Hay gentes que intentan que este pueblo se gobierne con las leyes de Franco, con el estilo de Franco, con

los métodos de Franco. No se dan cuenta—dejando aparte el juicio que merezca su deseo—de que eso no

es que sea malo o bueno. Es que es imposible. Hay sistemas políticos que pueden tener viabilidad y

prolongación después de la muerte de su fundador. El de Franco, no. El franquismo estaba condenado a

morir irremisiblemente con Franco. Todo el edificio de su régimen estaba sostenido por su mano. En su

juego político había, peones y trebejos, a los que iba sacrificando según los avatares de esa partida que

debía durar toda su vida, pero nunca hubo herederos. Ni, siquiera a su sucesor quiso dejarle el privilegio

de la ley de prerrogativa, aquella que usó poco, pero que pudo usar siempre —y de ahí quizás el hecho de

que,no tuviera que recurrir a ella con demasiada frecuencia—, y que murió con él.,´Los que ahora quieren

un franquismo sin Franco están atacados del "shock" del futuro. Tienen pánico a que el pueblo español se

gobierne por sí mismo. Confunden un homenaje de aniversario con una resistencia a que el pueblo

español se dé una Constitución en la que se reconozca su plena soberanía. No de otra manera hay que

entender los gritos de ayer en la plaza de Oriente, en esa plaza de Oriente que durante tantos años fue la

plaza mayor del franquismo vivo. O sea, que también tienen miedo.

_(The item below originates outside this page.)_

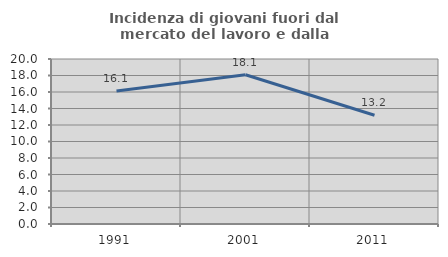
| Category | Incidenza di giovani fuori dal mercato del lavoro e dalla formazione  |
|---|---|
| 1991.0 | 16.129 |
| 2001.0 | 18.095 |
| 2011.0 | 13.187 |

Miedo tienen esos pocos jefes y oficiales que han intentado jugar a los pronunciamientos y a los golpes de

Estado en este país en que tantas veces hemos jugado a ese peligroso juego. Miedo a nuestra falta de

responsabilidad como pueblo. Porque todo eso de la "Operación Galaxia", descubierta por los jefes de la

Policía Armada, y que luego se ha visto que era como una sanjurjada en miniatura, no supone miedo a un

determinado Gobierno—que puede tener más o menos aciertos—, sino miedo al pueblo, que ahora tiene

la potestad de poner y quitar gobiernos. Claro que ése es un miedo militar, y el miedo militar siempre va

acompañado y envuelto en el riesgo, la aventura y la audacia.

Los síntomas del miedo florecen por aquí y por allá. En ese Gobierno que ante unas noticias un tanto

alarmantes, pero no graves, confunden el regreso de unas unidades en maniobras con un golpe militar.

Miedo hay en esa actitud ante el fenómeno del terrorismo, cuando nadie se atreve a llamar a las cosas por

su nombre; cuando nadie preside los entierros de los que mueren bajo las balas terroristas; cuando se

permite que a los que matan se les exalte como a héroes. Miedo en defender a unos funcionarios de la

justicia cuyo pecado consiste en aplicar las leyes que les dio el legislador, como ahora se les exigirá la

aplicación de las que promulguen los nuevos legisladores. Miedo a que el Estado sea ya incapaz de

asegurar la integridad y la libertad de todos los ciudadanos, porque son todos los ciudadanos los que están

amenazados por quienes pretenden, exactamente, sepultarnos bajo el miedo, bajo el pánico, bajo el terror.

Miedo en quienes pagan tributos revolucionarios. Miedo en quienes tienen que informar de los hechos.

Miedo en los que deben afrontar políticamente, desde uno u otro partido, el tema del País Vasco. Miedo al

"no" a la Constitución. Miedo al "sí" a la Constitución...

Hemos abolido la pena de muerte. O mejor, vamos a aboliría. Antes podíamos realizar una última

ejecución: fusilar al miedo. Dejar de tener miedo a nosotros mismos.